# Machining Another Ashtray



## unsafegraphics (Dec 18, 2009)

Those of you who have read the cigar reviews that I post here may have noticed the ashtray in the photos. Nothing spectacular, but it is an ashtray that I made a long time ago in my early machining days.

I decided to machine myself another one, and I thought some of you might be interested in the process.










I designed the ashtray in AutoCAD, and after toying around with a shape/design I liked, I started playing with color schemes.










I decided on this one. It reminds me of old hotrods and such. I don't know why, I just like it.

Design finished, I spent some free time machining away at it.



















Sorry about the picture quality in these, they were taken on my cell phone.

Here are some photos of the machined piece.










A phone pic.










A camera pic of it when I got home.

I guess technically it's usable now, but I still plan on painting it later on. Hopefully later this week.


----------



## LincolnSmokes (Nov 5, 2009)

That looks really nice. The color scheme you chose is very cool. Can't wait to see it in full color! Nice work!!!


----------



## fuente~fuente (May 11, 2009)

Good job Dom! Youze gots skillz! :thumb:


----------



## BTcigars (Jun 30, 2009)

Great work, thanks for the pics!


----------



## Arrows (Jan 14, 2010)

Wow, that looks great. Exactly the kind of ashtray i would get.

I wish I had some of those skills of yours too, lol.


----------



## obleedo (Feb 4, 2010)

Hey unsafegraphics, im not familiar with machining at all but would you be able to make one of those anodized but with multiple colors or does it depend on the type of metal?


----------



## Scott W. (Jul 10, 2008)

thats pretty damn cool right there.


----------



## Rubix^3 (Nov 10, 2008)

Nice work.


----------



## FiveStar (Jan 7, 2010)

AWESOME!!!! I'm assuming that's aluminum?

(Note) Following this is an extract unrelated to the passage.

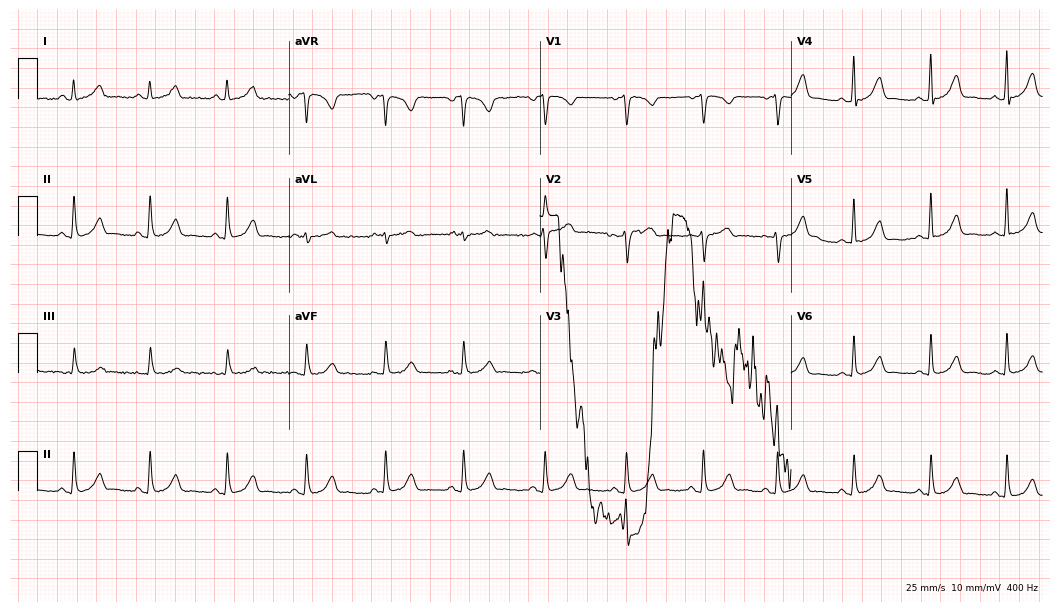
Resting 12-lead electrocardiogram (10.2-second recording at 400 Hz). Patient: a 25-year-old woman. Read as a normal ECG.

How much does that puppy weigh?


----------



## cubicdissection (Jan 10, 2010)

Nice! What kind of mill do you have...looks like a Bridgeport? I assume it's CNC? I have a Seig KX3 complete with quick change toolholder that I've never even plugged in. One of my goals this year is to learn how to use it and make something reasonably complicated. Hell of a learning curve with these things I'm finding.... :bounce:


----------



## KINGLISH (Jul 27, 2009)

Very nice. I would love to make stuff like that all day!


----------



## Presbo (Sep 22, 2007)

Awesome! :first:


----------



## Trex (Jul 29, 2009)

Nice Job:tu

can't wait to see it painted


----------



## niqhtridaz (Jan 26, 2010)

nice craftsmanship! well done looking good!


----------



## Mr.Erskine (Dec 5, 2008)

That's pretty cool


----------



## Cigolle (Feb 4, 2010)

That is so freakin awesome. Can't wait until it is finished.


----------



## cigar loco (Jan 21, 2010)

great design !!! :thumb:

reminds me of art deco, 

maybe you could try some deco style pattern's in your cad program
and create one with a nostalgic look ! (just a thought ) :dunno:


----------



## unsafegraphics (Dec 18, 2009)

Okay, first of all, thanks for all of the compliments! Always great when someone takes interest in the things you do.

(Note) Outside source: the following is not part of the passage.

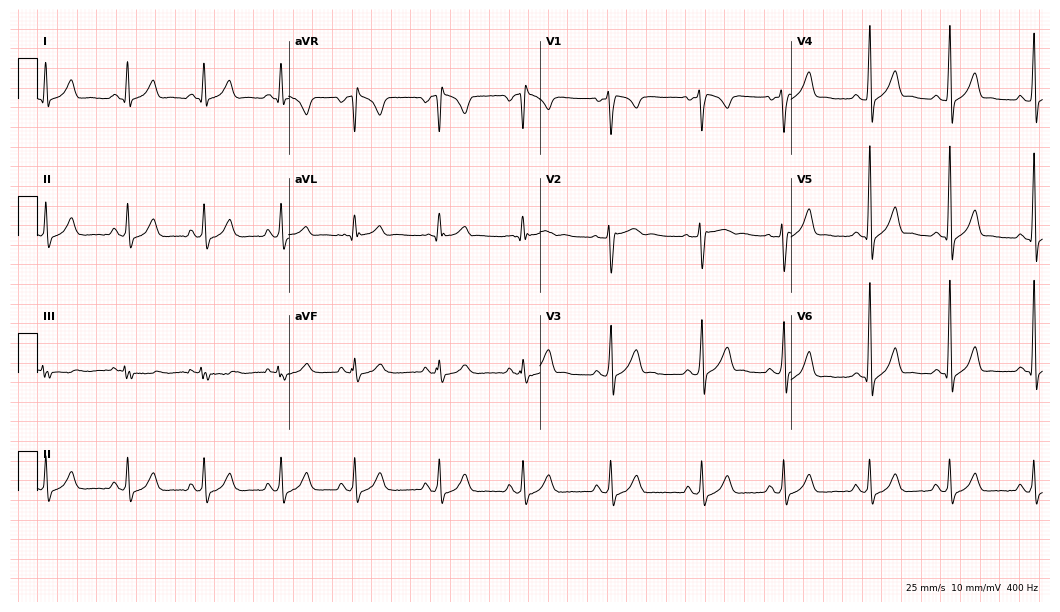
Electrocardiogram, a 20-year-old man. Of the six screened findings (first-degree AV block, right bundle branch block, left bundle branch block, sinus bradycardia, atrial fibrillation, sinus tachycardia), none is recorded. Findings outside these six are not listed.

Second, let's see how much of this I can answer.



KINGLISH said:


> Very nice. I would love to make stuff like that all day!


Yeah, me too. Unfortunately, only my free time can be devoted to it, the rest of the day gets devoted to machining aircraft parts.



cubicdissection said:


> Nice! What kind of mill do you have...looks like a Bridgeport? I assume it's CNC? I have a Seig KX3 complete with quick change toolholder that I've never even plugged in. One of my goals this year is to learn how to use it and make something reasonably complicated. Hell of a learning curve with these things I'm finding.... :bounce:


*I* don't have any mills, though I wish I did... That one belongs to my job. It's a Bridgeport knock-off (though we have multiple bridgeports there) with an SMX (upgraded MX3) conversational CNC system controller. It has a pneumatic quick change for tooling, which kicks ass and saves loads of time. We also have a pair of HAAS VF3 CNC Milling Centers. All of which I run pretty regularly.



FiveStar said:


> AWESOME!!!! I'm assuming that's aluminum? How much does that puppy weigh?


Yes, it is 6061-T6 aircraft grade aluminum. It weighs 1 pound and 2.2 ounces.



obleedo said:


> Hey unsafegraphics, im not familiar with machining at all but would you be able to make one of those anodized but with multiple colors or does it depend on the type of metal?


I cannot personally anodize anything, as our facility does not do that. But anodizing can only be done on certain metals (aluminum and titanium are the only ones that come to mind.) And as for multiple colors, masking anodization doesn't work too well. the best you could hope for was a sort of poorly done tie-dye thing.

Thanks again for all of the compliments. I'll post pics of the finished product when I finish it.


----------



## thebayratt (Jun 4, 2009)

Great job!!
Wish I could make stuff at work like that.

My uncle is a Master Machinist in Milwaukee who machines parts for Boeing alot.


----------



## obleedo (Feb 4, 2010)

Thanks for the info man, just want to say it came out awesome! It looks simple and classy. Ever think about selling them or just making them for yourself?


----------



## ninjaturtlenerd (Nov 14, 2009)

lol way to put me to shame! Great work there. i wish my shop was set up to do stuff like that.


----------



## RazzBarlow (Dec 8, 2009)

That's a very sexy ashtray, Dom! Nice work!


----------



## unsafegraphics (Dec 18, 2009)

obleedo said:


> Thanks for the info man, just want to say it came out awesome! It looks simple and classy. Ever think about selling them or just making them for yourself?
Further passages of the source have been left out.